The following babies have a high risk of physiological jaundice:
Premature babies (born before 36 weeks of gestation or weighing less than 2500g). Babies are not breastfed or formula fed. The baby has a blood type that is incompatible with the mother's blood type (Rh or ABO incompatibility), leading to the formation of antibodies in the mother's blood that can destroy red blood cells in the baby's blood and cause a sudden increase in blood pressure. bilirubin levels.
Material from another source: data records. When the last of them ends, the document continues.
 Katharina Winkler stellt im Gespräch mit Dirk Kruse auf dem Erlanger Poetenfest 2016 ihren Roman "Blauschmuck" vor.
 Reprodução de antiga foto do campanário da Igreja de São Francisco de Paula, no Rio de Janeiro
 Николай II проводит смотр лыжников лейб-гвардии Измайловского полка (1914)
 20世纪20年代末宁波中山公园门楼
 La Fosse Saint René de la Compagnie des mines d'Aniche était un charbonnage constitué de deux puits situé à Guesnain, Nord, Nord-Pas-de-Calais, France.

2. Danger if not treated for jaundice in time

If jaundice is not treated in time, it can lead to a number of complications:
The baby is sucking poorly, refusing to breastfeed, falling asleep, crying intermittently, decreased muscle tone, decreased reflexes, or the baby may have hypertonia. muscle strength, convulsion, convulsion. Children can become comatose and die during apnea. Children may suffer from mental and neurological sequelae such as strabismus, blindness, limb paralysis, lameness, muteness, deafness or cerebral palsy. When a child has pathological jaundice, it is necessary to actively treat it, especially in the first 15 days to avoid brain damage, especially cerebral nuclei.

Vàng nhân não ở trẻ sơ sinh
Vàng nhân não ở trẻ sơ sinh

3. What are the current treatments for neonatal jaundice?
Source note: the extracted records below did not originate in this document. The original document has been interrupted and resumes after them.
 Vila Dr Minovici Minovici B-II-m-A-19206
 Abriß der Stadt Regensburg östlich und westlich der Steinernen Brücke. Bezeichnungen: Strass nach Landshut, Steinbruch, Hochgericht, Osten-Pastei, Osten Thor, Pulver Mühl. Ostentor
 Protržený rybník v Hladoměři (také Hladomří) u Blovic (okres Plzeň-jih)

Currently, neonatal jaundice has 3 early treatment methods:
Phototherapy is the most effective, safe, simple and economic treatment for neonatal jaundice. Provide enough water and energy for the baby (through fluids, suckling), Albumine infusion and some drugs to increase the rate of indirect bilirubin metabolism. Blood exchange: When the child shows signs of threat of neurotoxicity, it is necessary to change the blood for the child.
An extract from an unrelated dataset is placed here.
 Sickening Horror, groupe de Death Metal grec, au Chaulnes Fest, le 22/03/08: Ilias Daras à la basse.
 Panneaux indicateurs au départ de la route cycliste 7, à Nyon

4. Note when using light to treat neonatal jaundice


When is the light indicated? If after 24 hours, the baby has the following symptoms: Bruising a lot; Heavy bleeding; Serous tumor; Bone hemangioma; Big skull; Children with hemolysis. The child has no symptoms of pre-toxicity or neurotoxicity. How to choose the lights: Blue light has the best effect, followed by green light. The white light array is the least effective. Correct lighting technique: Can illuminate continuously or intermittently, illuminate one-way or two-way. Use a light to shine on the child's bare skin. Cover eyes and genitals Rotate baby to increase skin exposure to light. About the distance to project jaundice for newborns: Placing the projector at a distance of 30 - 50cm from the child will give the highest effectiveness in treating jaundice with indirect bilirubin elevation in newborns. Light exposure time for jaundiced children: Light exposure time for jaundiced children depends on the following factors:
Clinical status of the child's jaundice; Indirect and total bilirubin levels when tested. When Bilirubin levels return to normal values ​​and jaundice in children decreases, irradiation can be stopped. If irradiation is not effective and the Bilirubin concentration is high, the blood exchange method must be switched to the child.
Neonatal jaundice is not too dangerous, but if not treated properly, it can cause serious complications. Therefore, if the child has signs of jaundice, take the child to a medical facility for examination and treatment.

Điều trị vàng da sơ sinh cần được thực hiện tại bệnh viện uy tín
Điều trị vàng da sơ sinh cần được thực hiện tại bệnh viện uy tín
Pediatrics Department - Vinmec International General Hospital is the address for receiving and examining newborn diseases, including jaundice. At Vinmec, it is equipped with a safe and easy-to-implement lighting system, and babies can still breastfeed while having lights on. There are many types of projectors suitable for each jaundiced object that needs to be illuminated: crib-shaped lights (the child lies directly on top, double lights that project above and below (used in cases where positive light is required), blanket lamps , the bag is wrapped around the young person (very convenient for the mother when taking care of the baby: you can just pick it up to breastfeed and shine the light). Severe to late, with too high bilirubin in the blood, the doctor will prescribe the use of blood exchange as a last resort. reduce bilirubin in the blood and thereby also reduce bilirubin outside the organization.